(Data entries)
┄┄┄┄┄┄┄┄┄┄
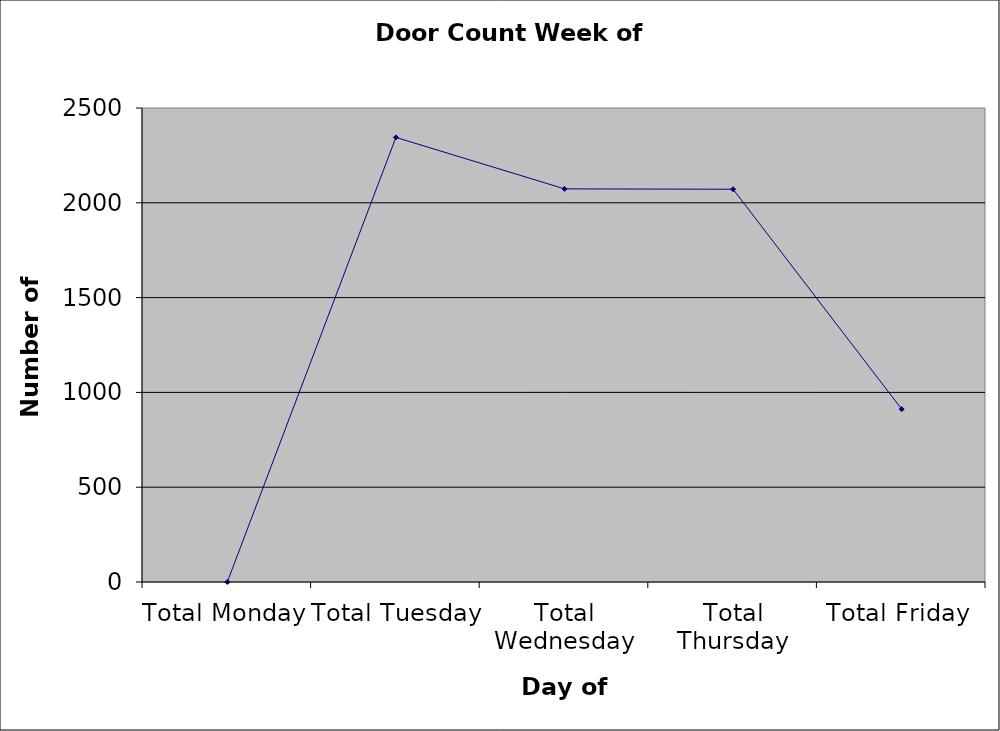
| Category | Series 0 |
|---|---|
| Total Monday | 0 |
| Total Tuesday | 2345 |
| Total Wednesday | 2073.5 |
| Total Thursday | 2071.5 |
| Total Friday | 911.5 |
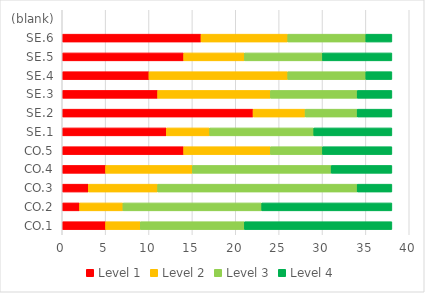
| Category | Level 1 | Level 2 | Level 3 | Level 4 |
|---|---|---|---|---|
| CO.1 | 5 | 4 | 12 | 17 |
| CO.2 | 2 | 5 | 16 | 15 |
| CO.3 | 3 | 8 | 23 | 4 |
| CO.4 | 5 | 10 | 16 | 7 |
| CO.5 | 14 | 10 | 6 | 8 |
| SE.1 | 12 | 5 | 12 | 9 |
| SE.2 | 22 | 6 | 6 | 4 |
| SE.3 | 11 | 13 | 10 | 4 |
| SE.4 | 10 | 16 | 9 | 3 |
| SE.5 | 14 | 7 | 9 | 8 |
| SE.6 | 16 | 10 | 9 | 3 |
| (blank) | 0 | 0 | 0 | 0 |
┄┄┄┄┄┄┄┄┄┄
● What is needed
Scan the records above for the string "Category", then report every line that contains it.

● Answer below
| Category | Series 0 |
| Category | Level 1 | Level 2 | Level 3 | Level 4 |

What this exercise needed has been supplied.